COME ORIENTARSI nel pensiero?, ricordava un paio e più di secoli fa Kant. Ma non basta orientarsi nel pensiero, dopo aver pensato, se non si tengono insieme la teoria e il fare. E mentre il filosofo di Königsberg perveniva alla conclusione di una «metafisica che si presenterà come scienza», ben sapendo che, per quanti sforzi si facciano, l’evento vada ricondotto nel campo dell’impossibilità, oggi conviene, a fronte dei mali comuni, pensare alla scienza in senso stretto quale manifestazione del pensiero, del fare del pensiero. Senza teoria intesa, come ammonisce Franceschelli, nel senso letterale, ossia «vedere, osservare, esaminare con attenzione», quindi senza osservazione e studio del mondo, diventa complicato capire i problemi di questo qui ed ora. Questo è il campo specifico della filosofia, della prassi della filosofia, sottratta, sottolinea l’autore, alla metafisica sotto qualunque veste si presenti, soprattutto come idealismo. D’altronde il campo d’osservazione del pensiero, ovvero della filosofia, è la natura che, a differenza di quanto sostenuto dall’idealismo, non è né un altro da sé (Hegel) né un «fantasma» (Croce): è ciò la cui sempiternità sottrae il pensiero che la osserva (non che la pensa in quanto la natura è «ontologicamente prioritaria rispetto al pensiero») a ricorrere al Dio creatore in quanto essa c’è sempre stata e sempre ci sarà (nella Prefazione Pievani fa presente che la parola natura va declinata al futuro poiché in latino sta per «colei che sta per nascere» e mai sarà moritura).

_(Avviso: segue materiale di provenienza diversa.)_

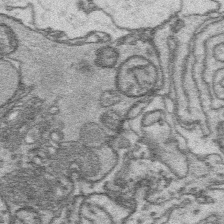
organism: Platynereis dumerilii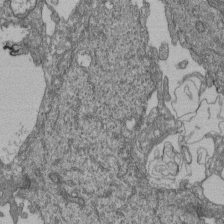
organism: Human
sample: Retinal organoid Rod and Cone cells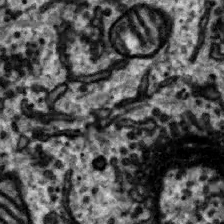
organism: Human
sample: HeLa cells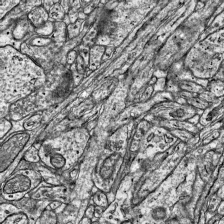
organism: Mouse
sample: Visual Cortex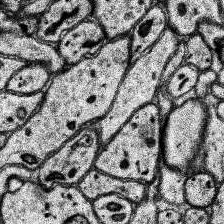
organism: Human
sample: Temporal Lobe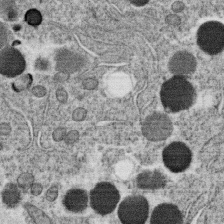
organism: C. elegans
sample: C. elegans oocyte; sperm cells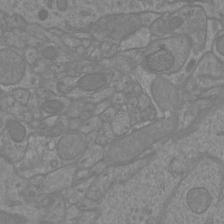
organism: Mouse
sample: Cortical neurons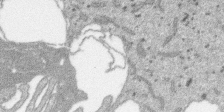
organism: Human
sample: Lung epithelial cells infected with SARS-CoV-2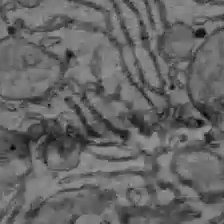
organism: C57BL Mouse
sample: Liver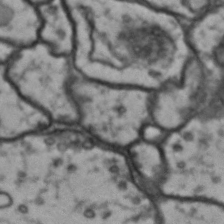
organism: Drosophila
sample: Brain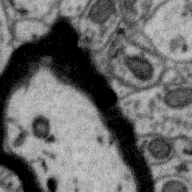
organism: Zebra finch
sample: Brain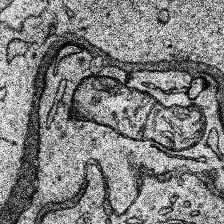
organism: Human
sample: Temporal Lobe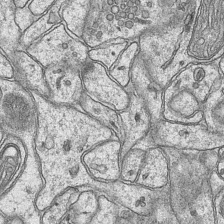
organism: Mouse
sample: CA1 Hippocampus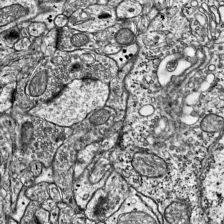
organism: Mouse
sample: Visual Cortex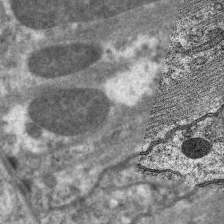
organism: C. elegans
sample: Pharynx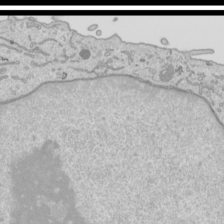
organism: Human
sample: Mitochondria in HCT116 cells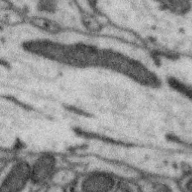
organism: Zebra finch
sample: Brain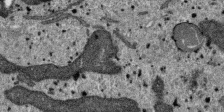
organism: Human
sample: Lung epithelial cells, uninfected (mock) control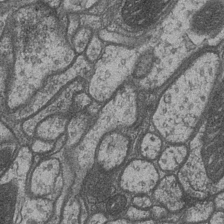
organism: Drosophila
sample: Optic medulla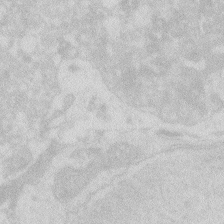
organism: Zebrafish
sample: Macrophage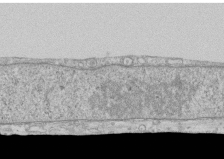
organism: Human
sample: CRL-1474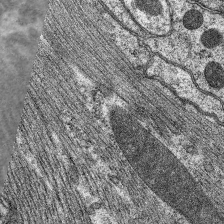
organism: C. elegans
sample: Pharynx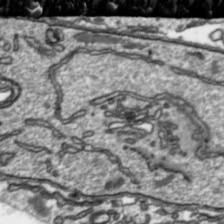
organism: Toxoplasma gondii
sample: Parasites in a vacuole inside a host cell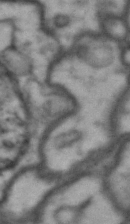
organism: Drosophila
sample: Brain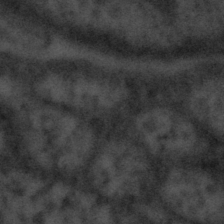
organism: Tuwongella immobilis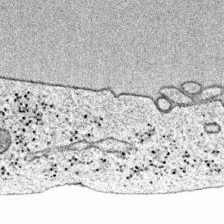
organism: Human
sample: HeLa cells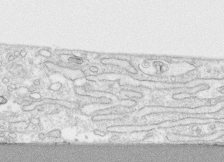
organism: Human
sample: CRL-1474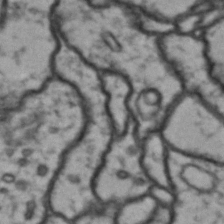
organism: Drosophila
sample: Brain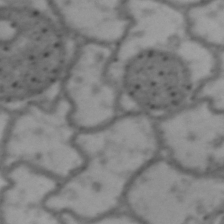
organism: Drosophila
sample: Brain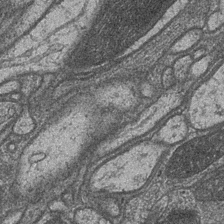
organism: Drosophila
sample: Optic medulla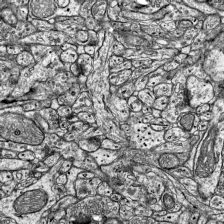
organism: Mouse
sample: Visual Cortex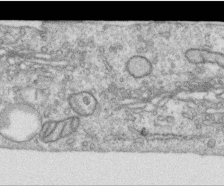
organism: Human
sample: Centriole in RPE cells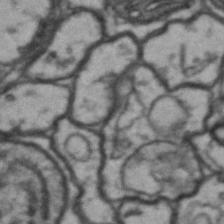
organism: Drosophila
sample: Brain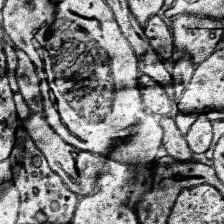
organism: Human
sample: Temporal Lobe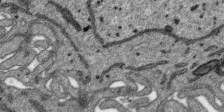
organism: Human
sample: Lung epithelial cells, uninfected (mock) control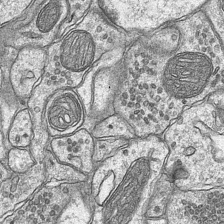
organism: Mouse
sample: CA1 Hippocampus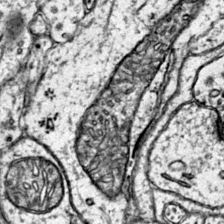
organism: Mouse
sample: Primary visual cortex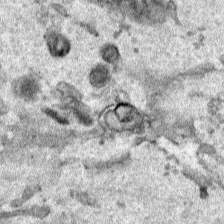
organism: Human
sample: Mitochondria in HCT116 cells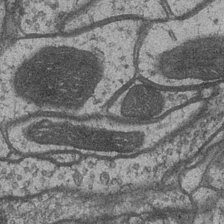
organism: Drosophila
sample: Optic medulla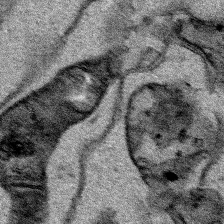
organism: Human
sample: Mitochondria in HCT116 cells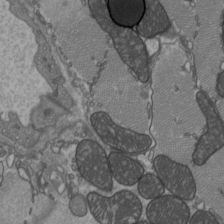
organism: C57BL Mouse
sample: Heart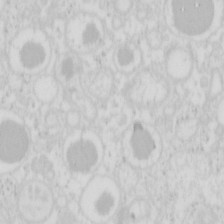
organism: Mouse
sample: Pancreas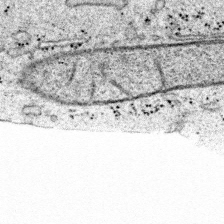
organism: Human
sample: HeLa cells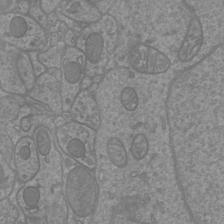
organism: Mouse
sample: Cortical neurons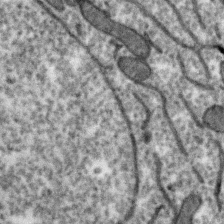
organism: Zebra finch
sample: Brain

FERMO RESTANDO (e questo è uno dei punti di forza dell’argomentazione di Franceschelli) che la creazione è plausibile e chi vuole, per fede, può crederle senza che si aprano, però, guerre di religione contro chi, altrettanto plausibilmente, non crede.

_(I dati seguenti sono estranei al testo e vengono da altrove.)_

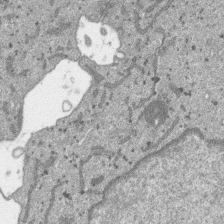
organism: Human
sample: Lung epithelial cells infected with SARS-CoV-2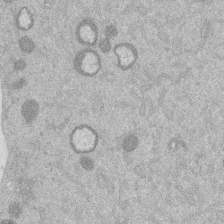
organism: Mouse
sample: Dividing mouse embryo 1 cell stage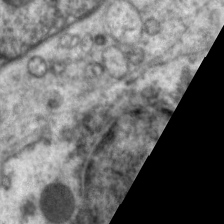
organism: C. elegans
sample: Pharynx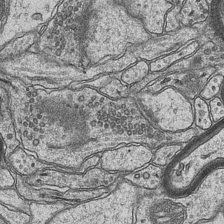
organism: Mouse
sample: CA1 Hippocampus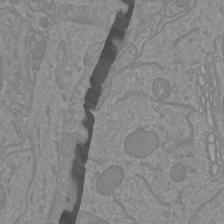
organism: Mouse
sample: Cortical neurons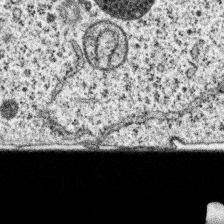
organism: Human
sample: HeLa cells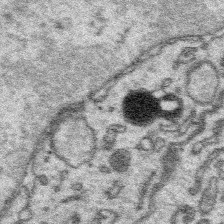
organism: Platynereis dumerilii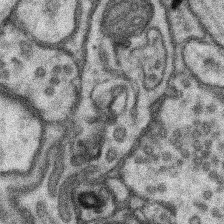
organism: Mouse
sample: Somatosensory cortex neuropil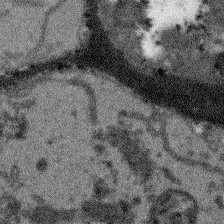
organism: Arabidopsis thaliana
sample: Root tip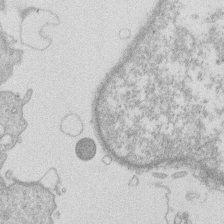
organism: Human
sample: Macrophage cells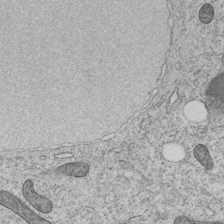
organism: C. elegans
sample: C. elegans embryo early stage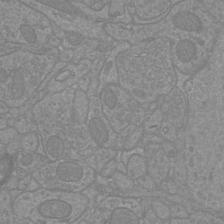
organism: Mouse
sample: Cortical neurons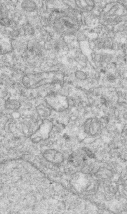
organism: Human
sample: HeLa cell HIV synapse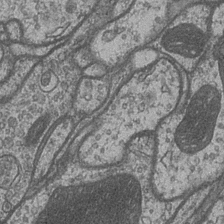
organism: Drosophila
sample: Optic medulla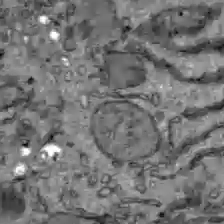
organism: C57BL Mouse
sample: Liver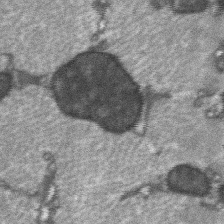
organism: C57BL Mouse
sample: Soleus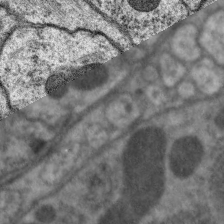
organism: C. elegans
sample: Pharynx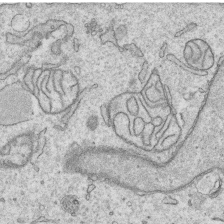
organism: Human
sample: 1205lu cells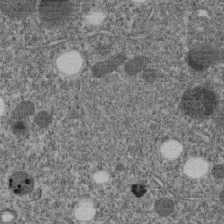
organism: C. elegans
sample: C. elegans embryo early stage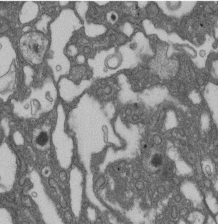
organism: Drosophila
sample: Nephrocyte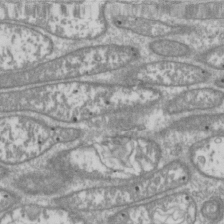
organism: Drosophila
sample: Cell division; meiosis; drosophila spermatocytes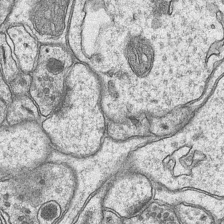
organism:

Noi esseri senzienti abitiamo il tempo dell’Antropocene; anzi, precisa l’autore, del Capitalocene. È proprio in quest’epoca, la cui nascita è databile con la rivoluzione industriale, che abbiamo verificato due cose: la nostra eco-appartenenza, il nostro vivere con la natura e nella natura, e le sofferenze planetarie che il nostro agire senza teoria ci ha procurato. Franceschelli invita a coltivare una seria e meditata, perché frutto di un lavoro teorico, direbbe Lukács, ben fatto, pedagogia della sofferenza che si alimenti di solidarietà, non guardi ad innaturali, proprio perché fuori dalla natura, soluzioni millenaristiche e futuriste riconducibili alla redenzione intesa come esilio da questo mondo e rifugio in un altro mondo situato, avrebbe detto Leopardi, «più alto del campanile, più giù del pavimento».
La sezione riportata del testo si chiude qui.